An example justifying this theory is found in the case of Henry of Essex in 1163. He was a favorite of Henry II. and one of the most powerful nobles of his day, till he was accused of treason by his kinsman Robert de Montfort for having abandoned his king when in desperate straits in the Welsh war of 1157. A duel ensued, fought on an island of the Thames near Reading, in presence of an immense assemblage. Henry had been a bad neighbor to the Abbey of St. Edmund, and when engaged in the desperate contest he was dismayed at seeing the angry saint hovering in the air and threatening him; nor was this all, for Gilbert de Cerivilla, whom he had unjustly put to death, likewise appeared and menaced him. The inevitable result of this was his defeat; he was left for dead on the field, but at the instance of his powerful kindred his body was allowed Christian burial in the Abbey of Reading. Carried thither he unexpectedly revived and embraced a religious life in the abbey, where years afterwards he related the story of his discomfiture to the veracious chronicler who has handed it down.[383]
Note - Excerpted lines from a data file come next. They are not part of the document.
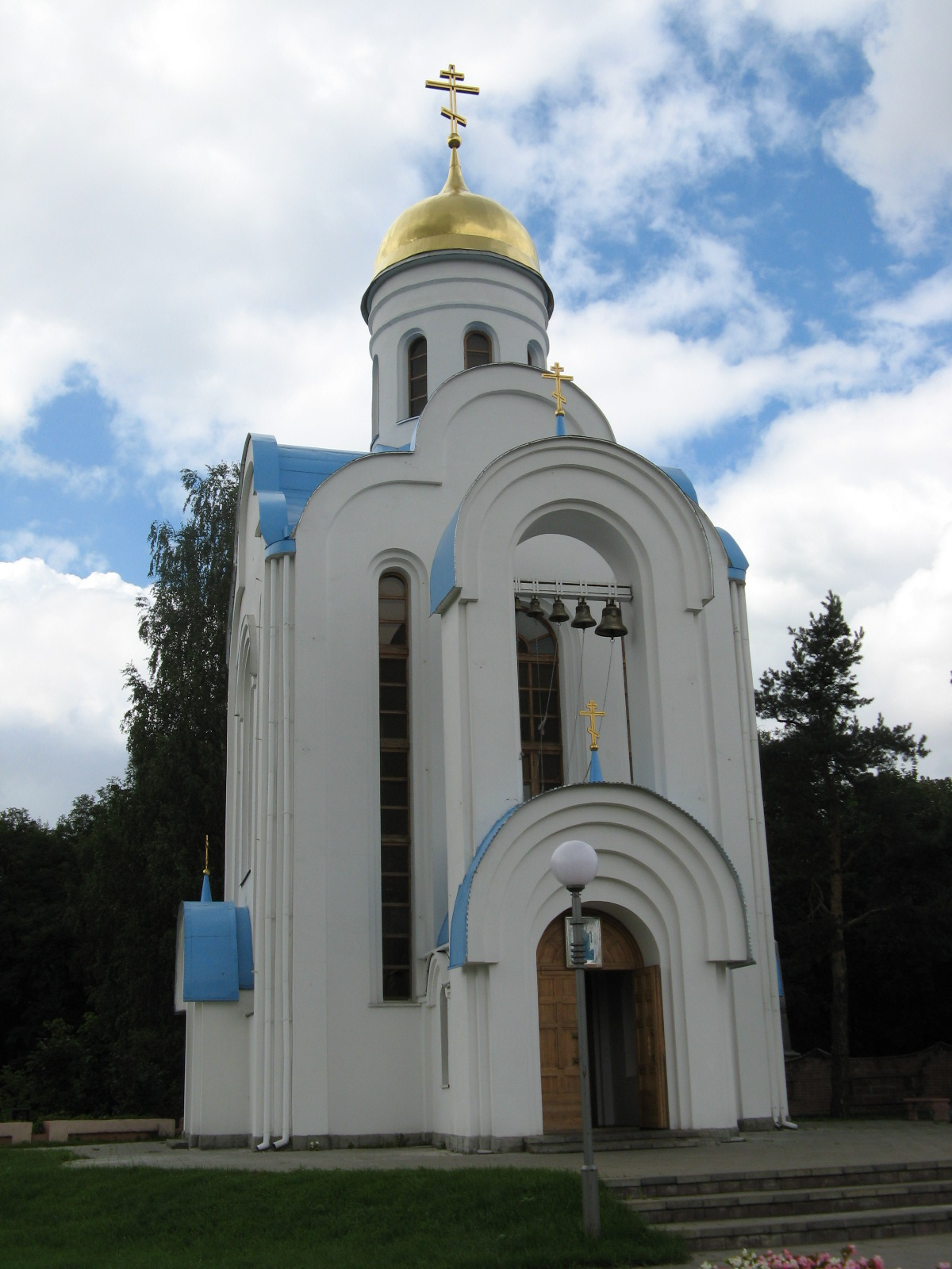 Babrujsk Church Mienskaja street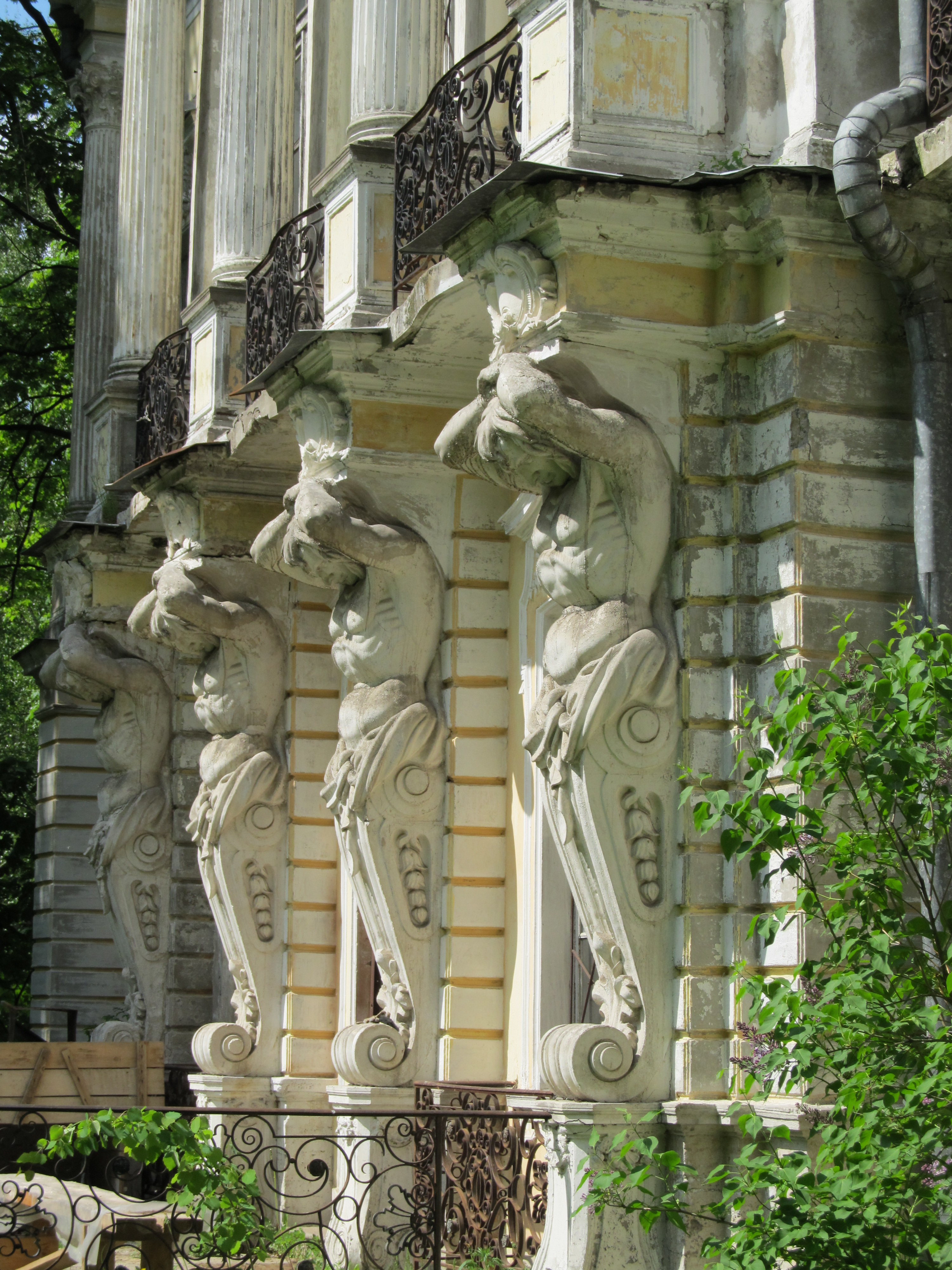 Дворец: проспект Собственный, 84, Петергоф, Петродворцовый район, Санкт-Петербург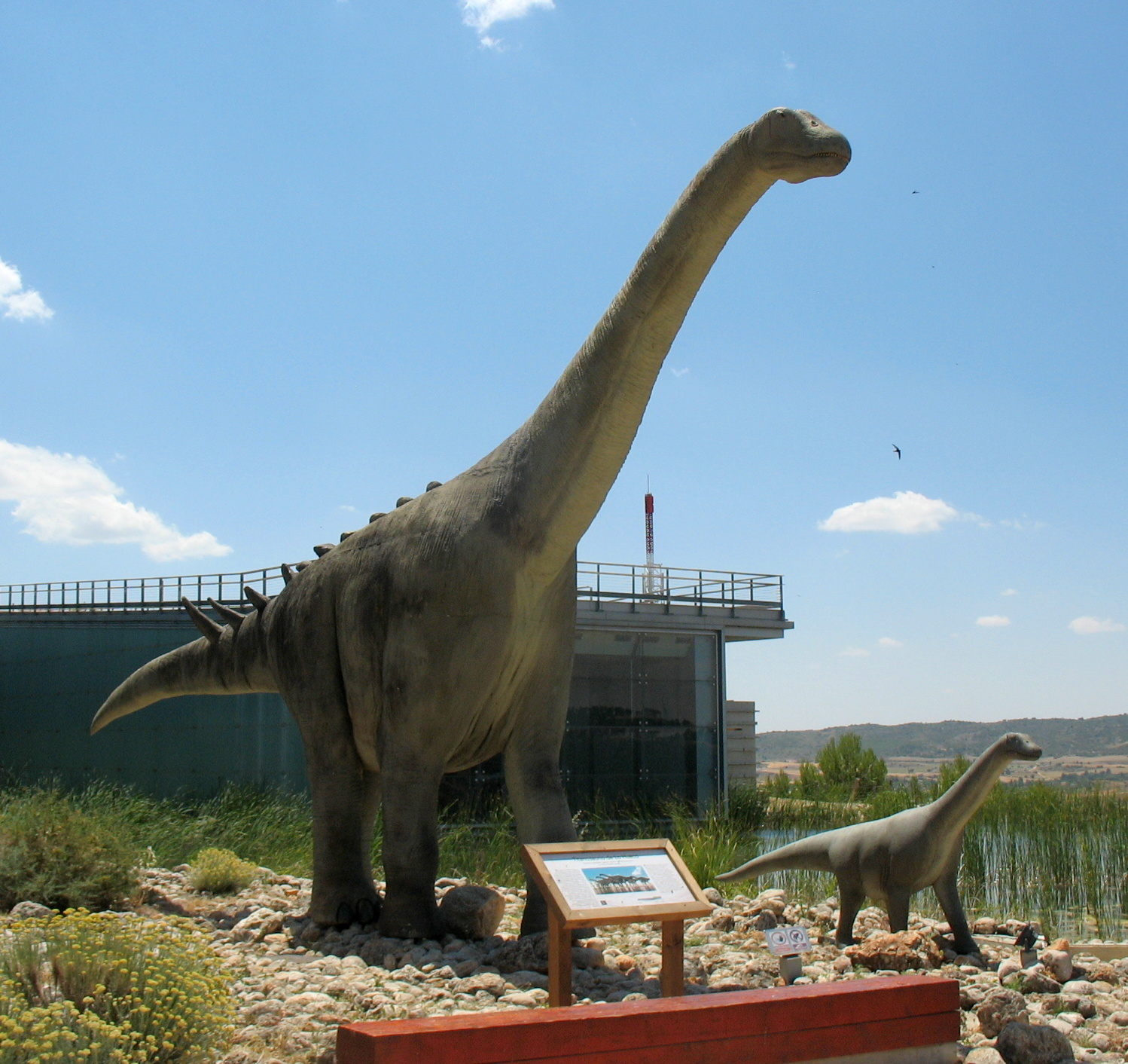 Figura de Lohuecotitan pandafilandi de Lo Hueco. Museo Paleontológico de Castilla-La Mancha (Cuenca, España)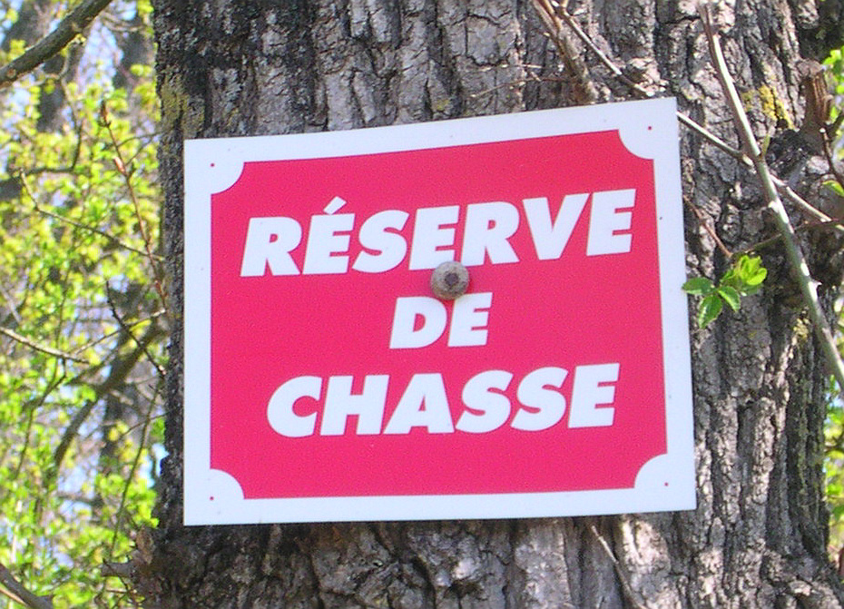 Panneau indiquant la limite d'une réserve de chasse en France Auteur/Author Romary Avril/April 2006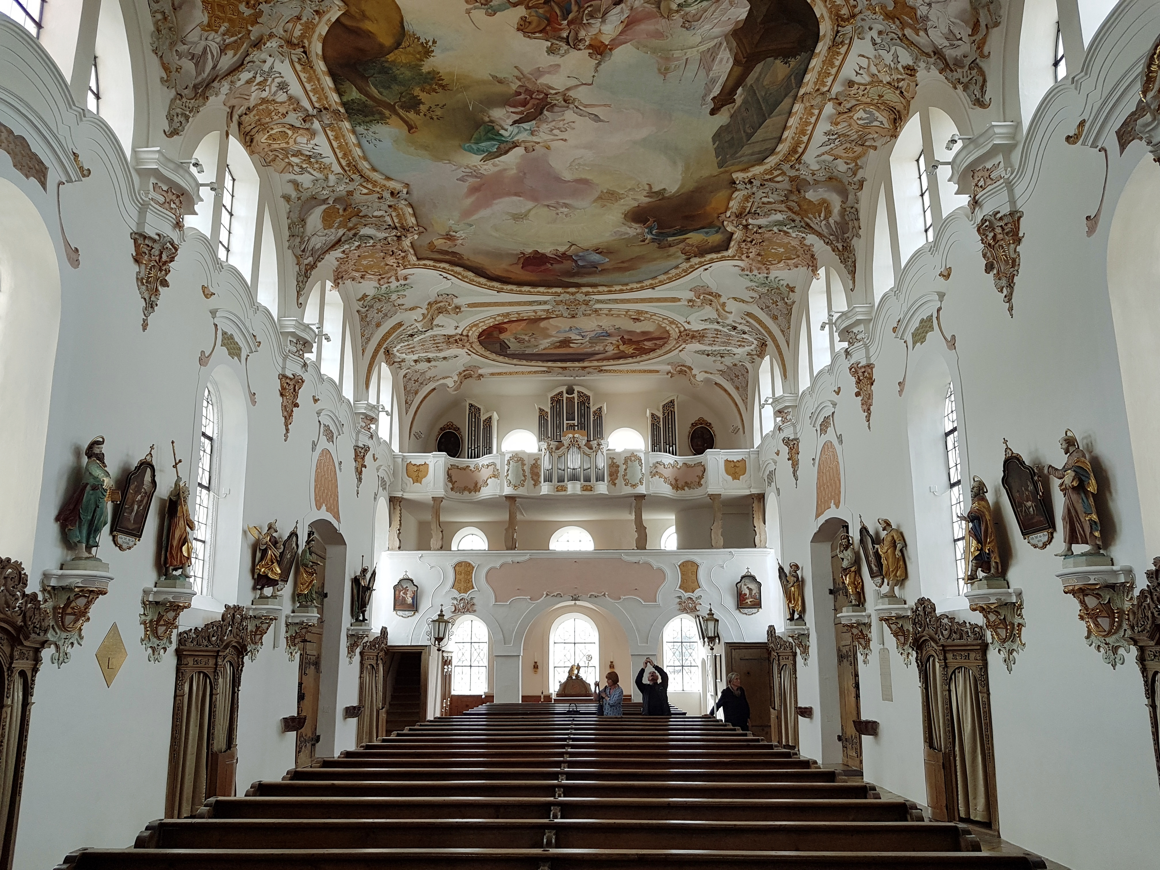 St. Ulrich (Eresing), Innenraum mit Blick zur Empore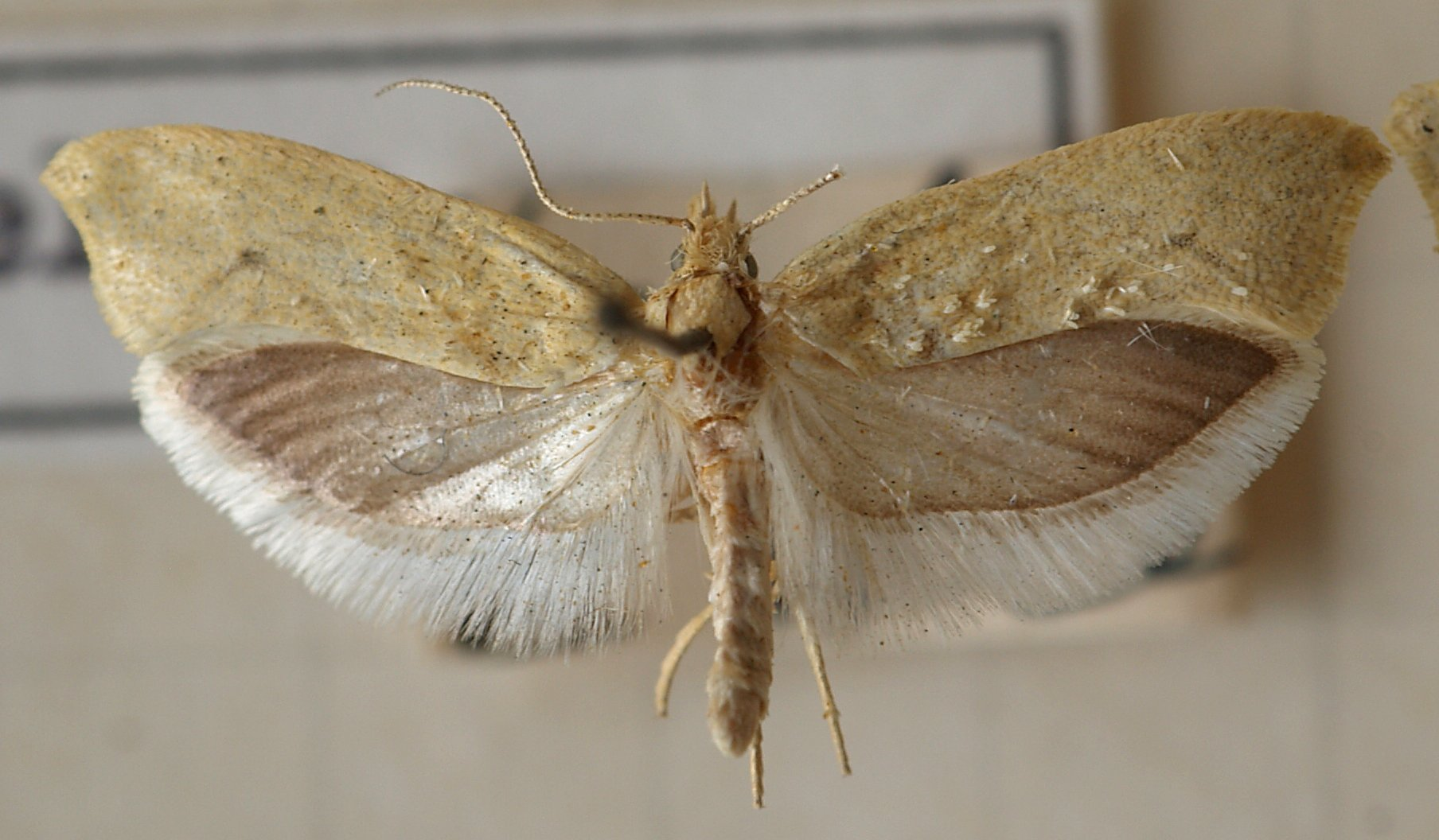 Ypsolopha persicella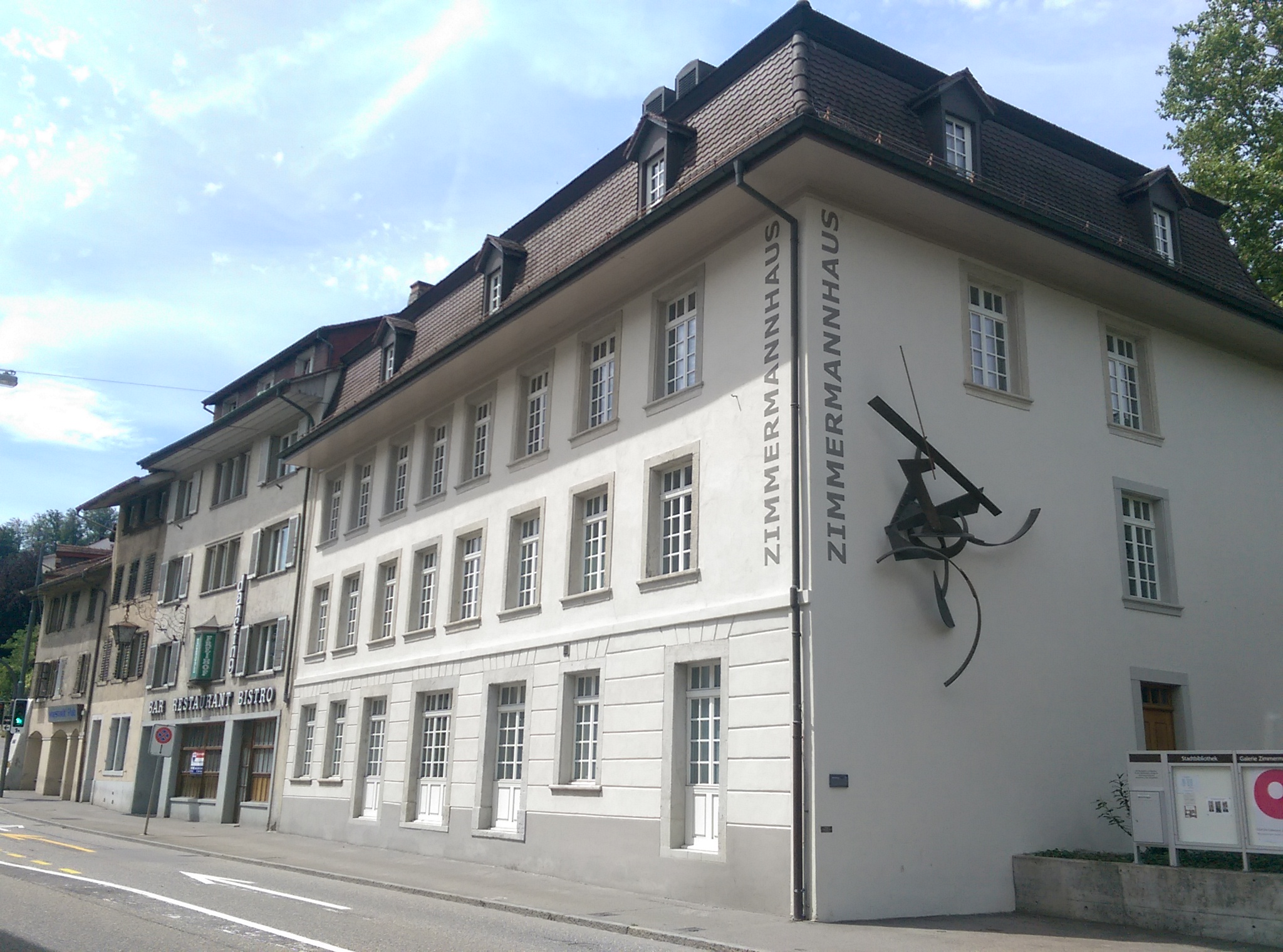 Das Stadtarchiv von Brugg (von aussen), das Gebäude beherbergt auch die Stadtbibliothek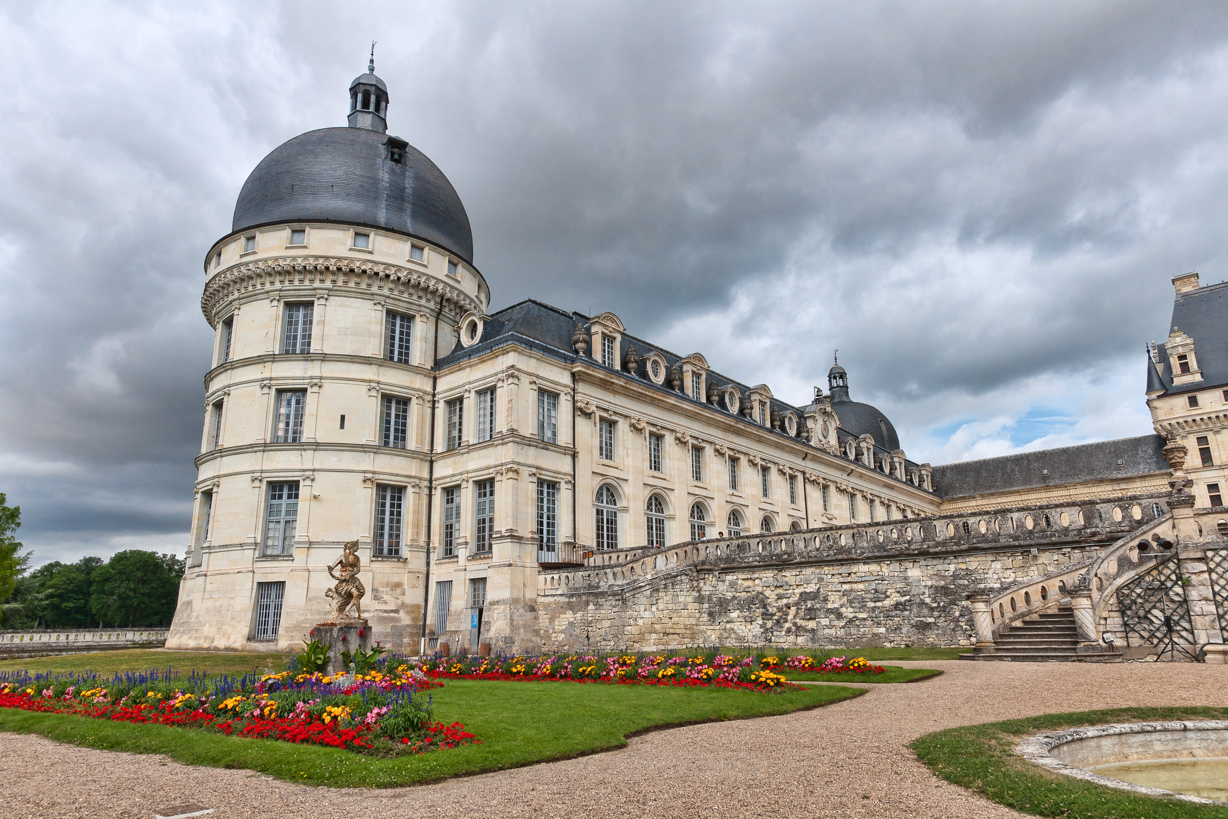 Château de Valençay. Tour principale.

That the combatants themselves did not always feel implicit confidence in the event, or rely solely upon the righteousness of their cause, is shown by the custom of occasionally bribing Heaven either to assist the right or to defend the wrong. Thus, in the eleventh century, we find the monastery of St. Peter at Bèze in the enjoyment of certain lands bestowed on the Saint by Sir Miles the Stammerer, who in this way endeavored to purchase his assistance in a combat about to take place—a bargain no doubt highly appreciated by the worthy monks.[384] According to the belief of the pious, Heaven might be propitiated by less venal means, for Cæsarius of Heisterbach relates on the authority of an eye-witness that when Henry VI. entered Lombardy in 1196, a castellan was accused before him of oppression and rapine by his neighbors, who produced a champion of enormous size to vindicate their case. The Emperor decreed the battle, when the brother of the accused offered himself for the defence—a slender and most unequal antagonist. He prepared himself for the strife, however, by assiduous confession and prayer, and easily overcame his huge adversary; and thus, exclaims the worthy chronicler, a guilty man escaped the death he had deserved, solely by virtue of the humble confession of his brother.[385] Cæsarius also mentions another case, in a duel decreed by Frederic Barbarossa between a knight and a gigantic champion, where the inequality was more than counterbalanced by the fact that the knight piously took the precaution of receiving the sacrament before entering the lists, and thus was enabled to overcome his adversary.[386]

Less creditable means were sometimes employed, and men did not hesitate, with the unreasoning inconsistency characteristic of superstition, to appeal to God and at the same time endeavor to influence God’s judgment by the use of unlawful expedients. This was not confined to the laity. In 1355 there was an important suit between the Bishop of Salisbury and the Earl of Salisbury respecting the ownership of a castle, in which the combat was adjudged. When the champions entered the lists the customary examination of their arms and accoutrements was made, and the combat was adjourned in consequence, as it was said, of finding in the coat of the episcopal champion certain rolls containing prayers and charms. The case was finally compromised by the bishop paying fifteen hundred marks to the earl for the disputed property.[387] That precautions against such devices were deemed necessary is shown by the oath required of all combatants, whether principals or champions, that they had on them no charms or conjurations to affect the result.[388] A quaint formula for this is the oath of the champion in the case of Low _vs._ Paramore in 1571—“This hear you justices that I have this day neither eat, drunk, nor have upon me either bone, stone, ne glass or any enchantment, sorcery, or witchcraft where-through the power of the Word of God might be inleased or diminished and the devil’s power increased, and that my appeal is true, so help me God and his saints and by this Book.”[389]